16. The term sub silentio is a legal Latin term which means "under silence" or "in silence". Further, the term per incuriam means "through inadvertence". In the case of Hyder Consulting (UK) Ltd. Vs. State of Orissa reported in (2015)2 SCC 189, the Apex Court dealt with doctrine of sub silentio and per incuriam and held as under:

"47. Therefore, I am of the considered view that a prior decision

of this Court on identical facts and law binds the Court on the same points of law in a later case. In exceptional circumstances, where owing to obvious inadvertence or oversight, a judgment fails to notice a plain statutory provision or obligatory authority running counter to the reasoning and result reached, the principle of per incuriam may apply. The said principle was also noticed in Fuerst Day Lawson Ltd. Vs. Jindal Exports Ltd., (2001) 6 SCC 356."

17. The Division Bench of this Court has also considered the doctrine of sub silentio and per incuriam in the case of Ram Bharose Sharma vs. State of M.P. & ors. reported in 2021(4) MPLJ 90, wherein the Division Bench held as under:

"28. Therefore, cumulatively, the decision of Division Bench in

the case of A was Samasya Niwaran Sansthan (supra) as well as in Ward Sudhar Samiti (supra), did not consider the interplay of different provisions of the Act of 1956 and their resultant effect in the light of principle of Public Policy, especially when provisions of issuance of public notice and authority to impose improvement charges lie with the Commissioner as per section 371 and 378 respectively of the Act of 1956 and both judgments did not consider these provisions and point of law involved in

given factual set up, then both these judgments pass sub silentio and cannot be relied upon being per incuriam on discussion made and reasons stated above."

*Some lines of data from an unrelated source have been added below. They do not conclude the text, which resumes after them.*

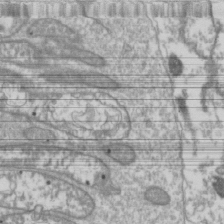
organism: Drosophila
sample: Cell division; meiosis; drosophila spermatocytes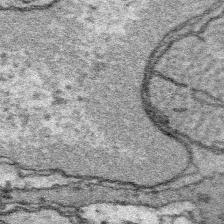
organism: Platynereis dumerilii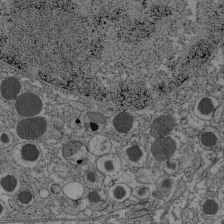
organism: C57BL Mouse
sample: Pancreatic islet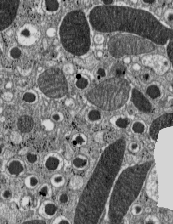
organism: C57BL Mouse
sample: Pancreatic islet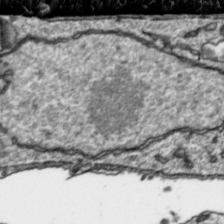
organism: Toxoplasma gondii
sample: Parasites in a vacuole inside a host cell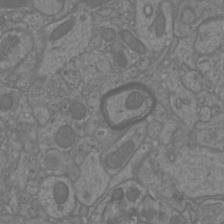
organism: Mouse
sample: Cortical neurons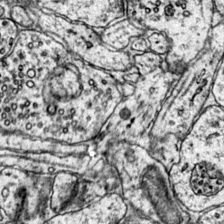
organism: Mouse
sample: Primary visual cortex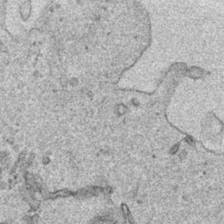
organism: Human
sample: Mitochondria in HCT116 cells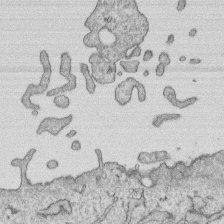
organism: Human
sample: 1205lu cells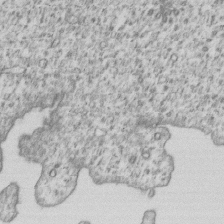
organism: Human
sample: MDA-MB-231 cells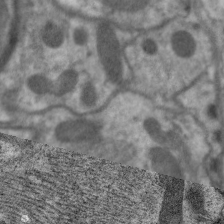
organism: C. elegans
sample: Pharynx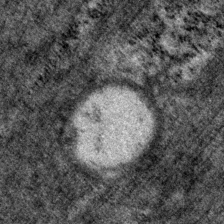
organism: P. pacificus
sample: Pharynx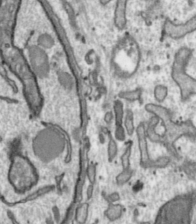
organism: Toxoplasma gondii
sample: Parasites in a vacuole inside a host cell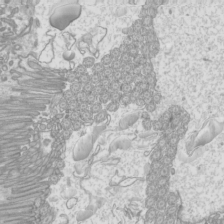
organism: Mouse
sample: Cilia; mouse epididymis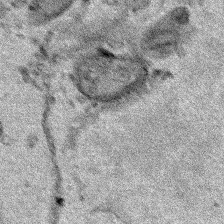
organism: Human
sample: Mitochondria in HCT116 cells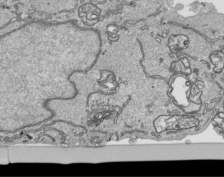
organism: Human
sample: Mitochondria in HCT116 cells

18. In support of his submission, petitioner's counsel has placed heavy reliance upon the Coordinate Bench decision of this Court at Indore in the case of Smt. Anusuiya Prajapati (supra). However, it is found that the Apex Court decision rendered in the case of Bir Singh, Sobha Hymavathi Devi, Sandhya Thakur (supra) as also the Division Bench decision of this Court in the case of Seema Devi (supra), were not brought to the notice of the Court in the case of Smt. Anusuiya Prajapati (supra). The view taken by the Court in the case of Smt. Anusuiya Prajapati (supra) is found to be not in consonance with the aforesaid decisions of Apex Court. Accordingly, the decision of Coordinate Bench of this Court at Indore in the case of Smt. Anusuiya Prajapati (supra) is found to be per incuriam and petitioner does not get any help from the the said decision.

19. The petitioner is, therefore, not entitled to claim the benefit of her caste in State of Madhya Pradesh on the basis of her caste certificate issued by the competent authority in the State of Uttar Pradesh. The action of the respondents is, therefore, found to be just and proper and does not warrant any interference by this Court. The same is upheld.

20. The petition is, accordingly, dismissed.